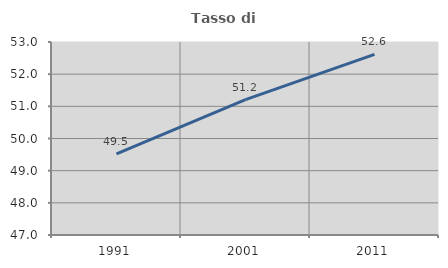
| Category | Tasso di occupazione   |
|---|---|
| 1991.0 | 49.519 |
| 2001.0 | 51.211 |
| 2011.0 | 52.615 |

Assignment → Please copy the records above word for word, omitting every picture.

Answer box →
| Category | Tasso di occupazione   |
|---|---|
| 1991.0 | 49.519 |
| 2001.0 | 51.211 |
| 2011.0 | 52.615 |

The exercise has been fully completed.